··· PROVIDED INFORMATION ···

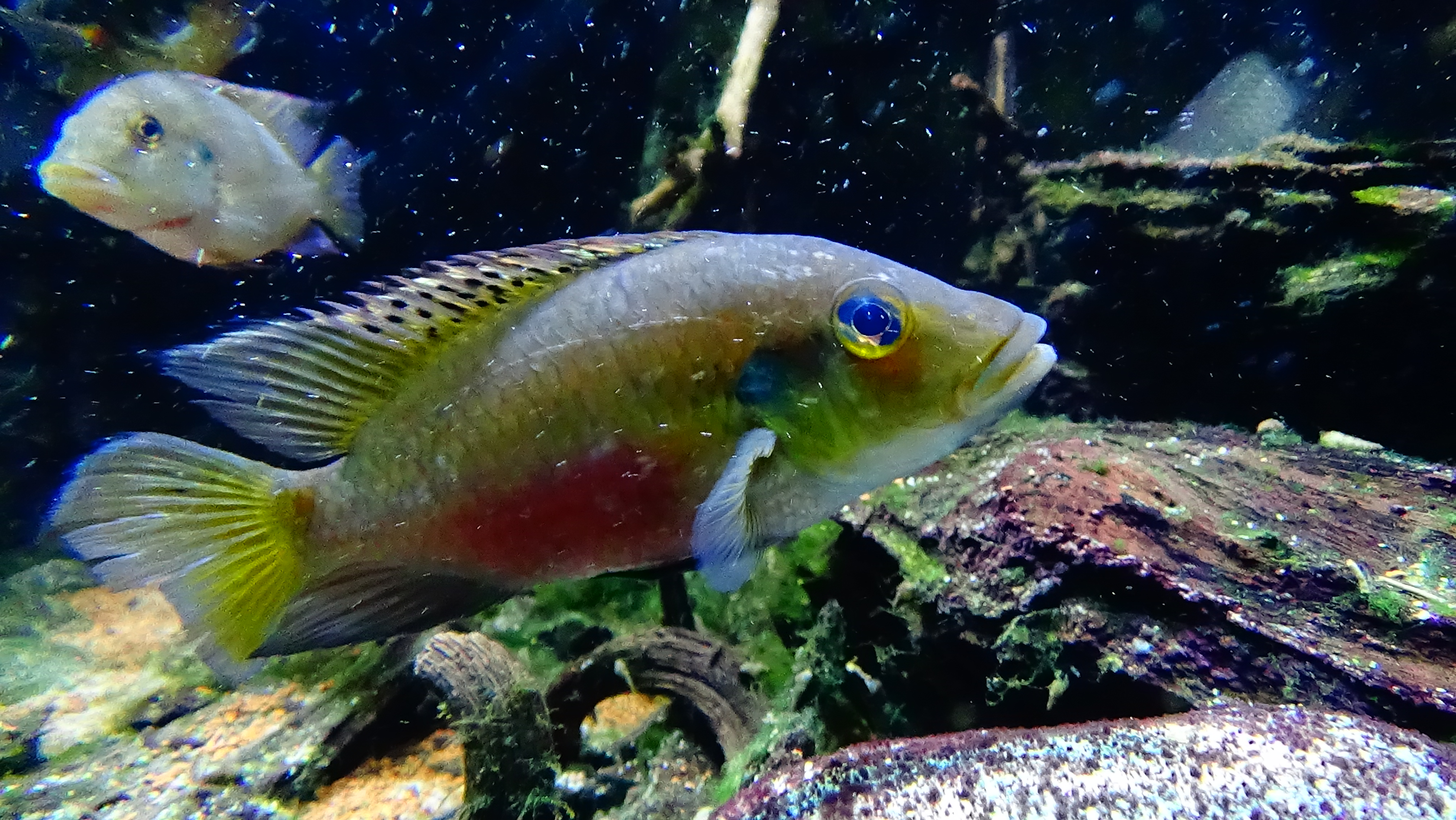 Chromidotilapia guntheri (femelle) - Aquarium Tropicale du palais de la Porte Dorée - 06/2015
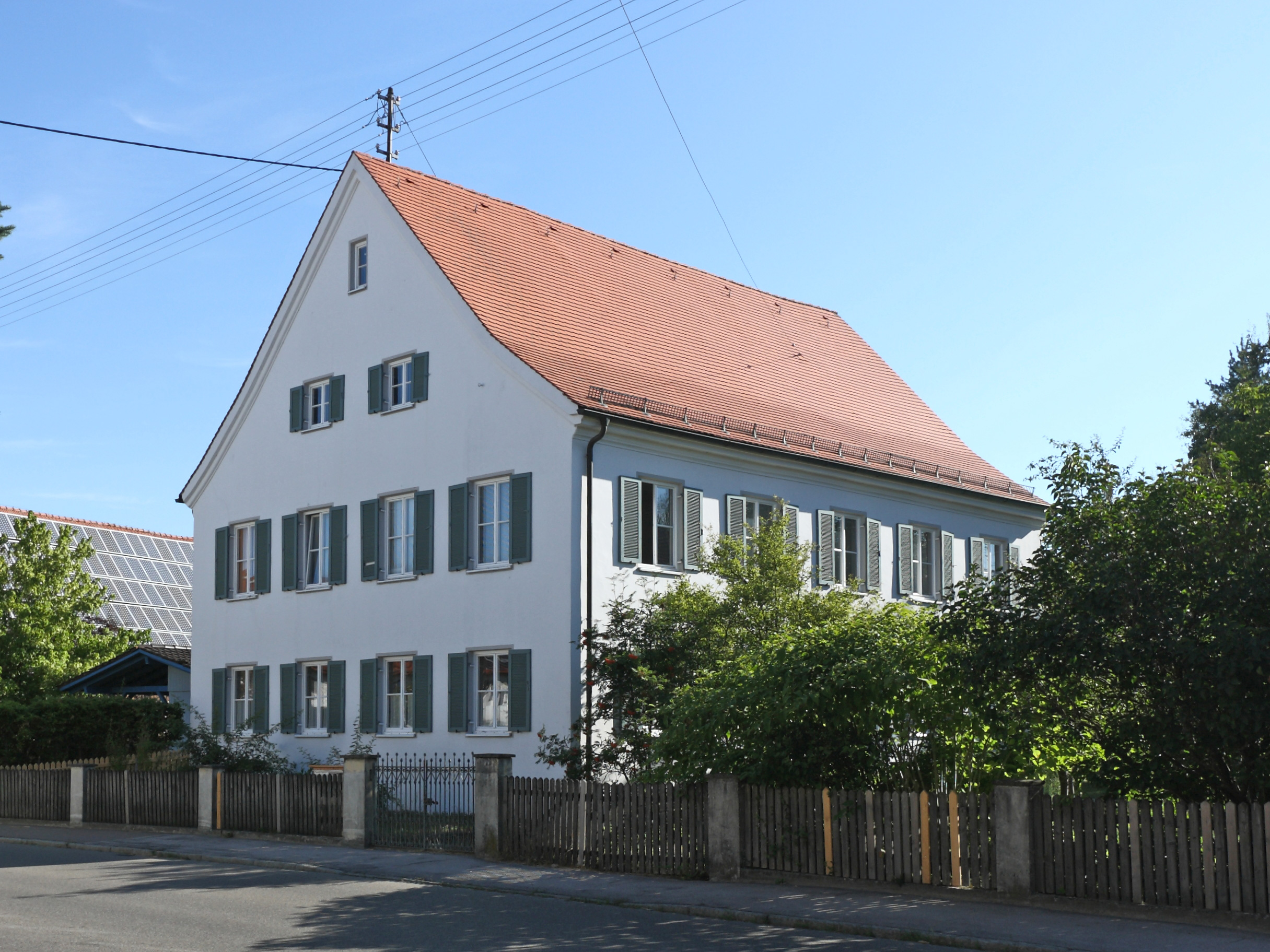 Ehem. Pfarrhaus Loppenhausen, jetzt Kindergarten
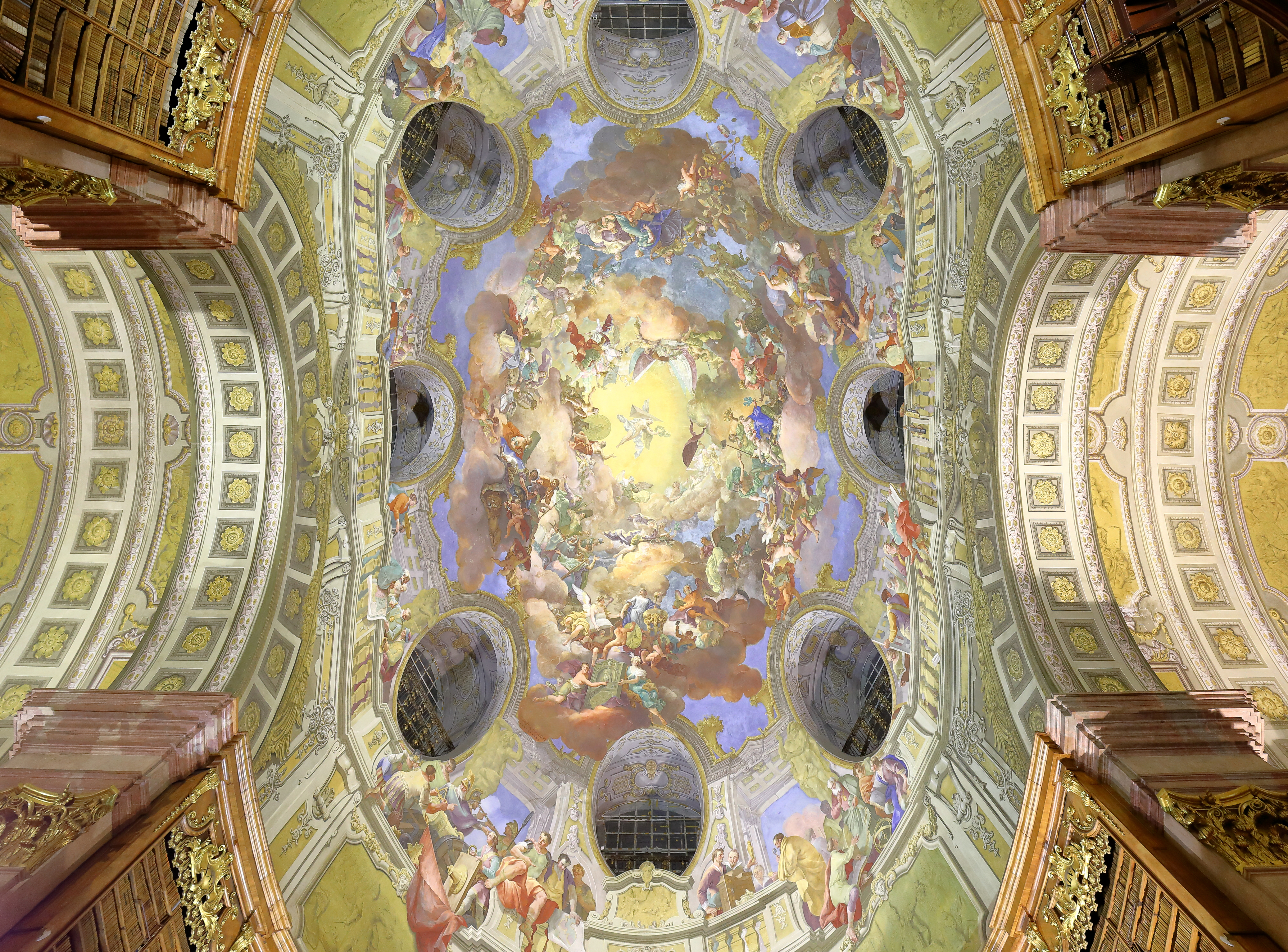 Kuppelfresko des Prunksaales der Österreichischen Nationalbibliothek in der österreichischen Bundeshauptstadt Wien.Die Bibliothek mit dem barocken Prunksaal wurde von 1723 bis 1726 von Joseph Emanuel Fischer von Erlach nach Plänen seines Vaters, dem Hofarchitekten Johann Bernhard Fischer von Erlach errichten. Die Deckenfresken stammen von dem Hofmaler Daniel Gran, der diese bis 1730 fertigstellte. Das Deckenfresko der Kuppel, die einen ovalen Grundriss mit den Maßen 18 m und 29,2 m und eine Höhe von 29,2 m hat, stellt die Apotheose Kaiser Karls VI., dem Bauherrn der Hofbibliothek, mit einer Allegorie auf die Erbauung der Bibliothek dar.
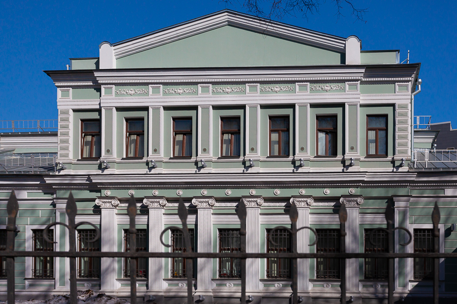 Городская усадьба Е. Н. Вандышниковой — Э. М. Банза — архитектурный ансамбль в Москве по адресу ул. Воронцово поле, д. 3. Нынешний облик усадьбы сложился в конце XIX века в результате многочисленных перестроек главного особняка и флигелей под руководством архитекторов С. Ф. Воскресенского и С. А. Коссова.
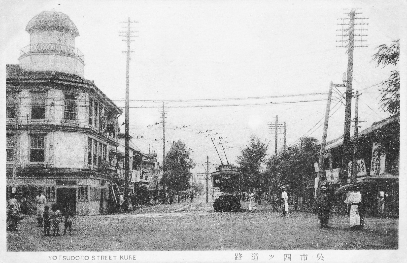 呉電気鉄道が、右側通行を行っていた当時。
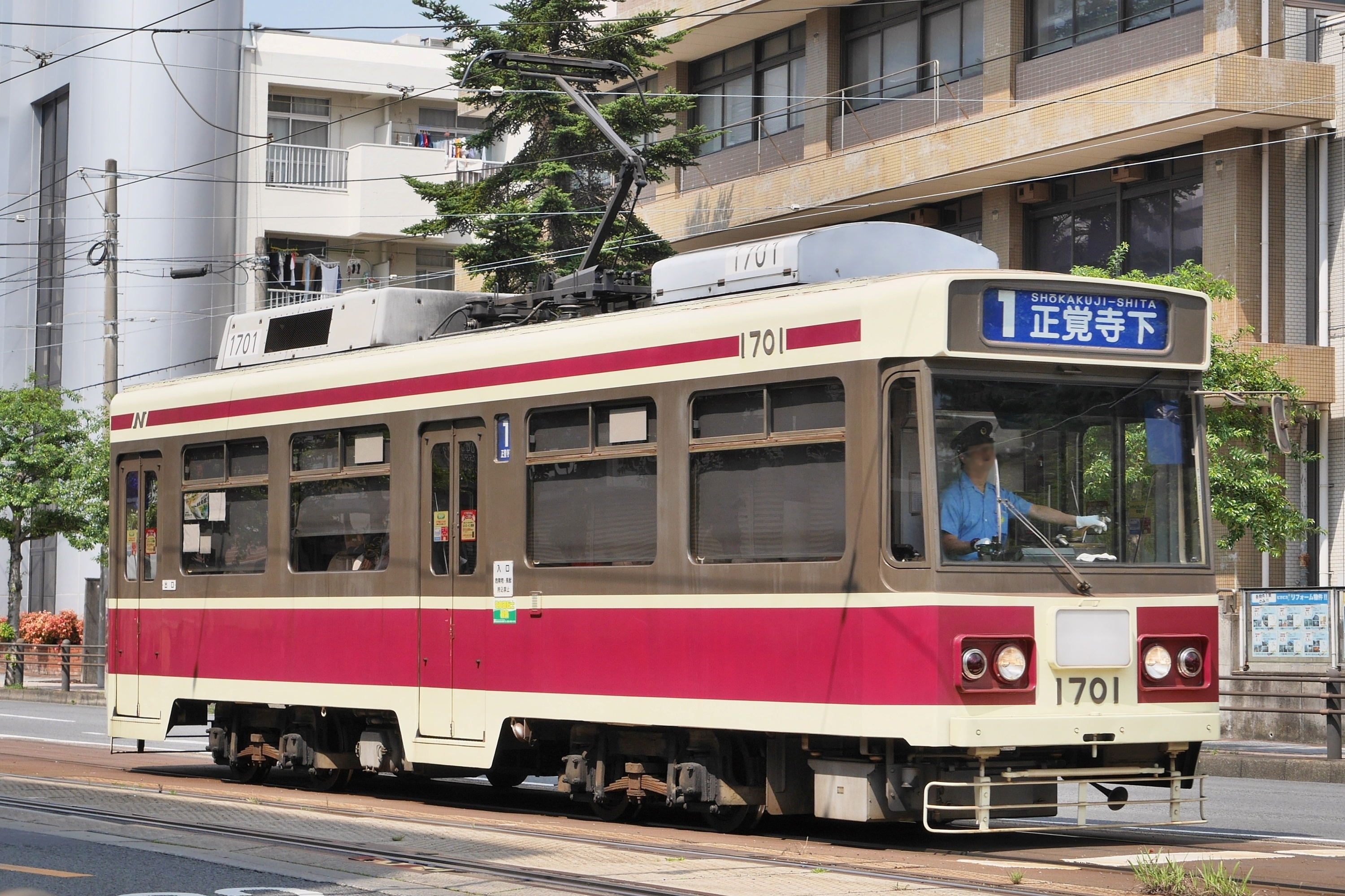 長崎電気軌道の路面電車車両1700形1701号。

···

* [WHAT YOU SHOULD DO] Print the entries above exactly, taking out only the pictures.

* [RESPONSE]
 Chromidotilapia guntheri (femelle) - Aquarium Tropicale du palais de la Porte Dorée - 06/2015
 Ehem. Pfarrhaus Loppenhausen, jetzt Kindergarten
 Kuppelfresko des Prunksaales der Österreichischen Nationalbibliothek in der österreichischen Bundeshauptstadt Wien.Die Bibliothek mit dem barocken Prunksaal wurde von 1723 bis 1726 von Joseph Emanuel Fischer von Erlach nach Plänen seines Vaters, dem Hofarchitekten Johann Bernhard Fischer von Erlach errichten. Die Deckenfresken stammen von dem Hofmaler Daniel Gran, der diese bis 1730 fertigstellte. Das Deckenfresko der Kuppel, die einen ovalen Grundriss mit den Maßen 18 m und 29,2 m und eine Höhe von 29,2 m hat, stellt die Apotheose Kaiser Karls VI., dem Bauherrn der Hofbibliothek, mit einer Allegorie auf die Erbauung der Bibliothek dar.
 Городская усадьба Е. Н. Вандышниковой — Э. М. Банза — архитектурный ансамбль в Москве по адресу ул. Воронцово поле, д. 3. Нынешний облик усадьбы сложился в конце XIX века в результате многочисленных перестроек главного особняка и флигелей под руководством архитекторов С. Ф. Воскресенского и С. А. Коссова.
 呉電気鉄道が、右側通行を行っていた当時。
 長崎電気軌道の路面電車車両1700形1701号。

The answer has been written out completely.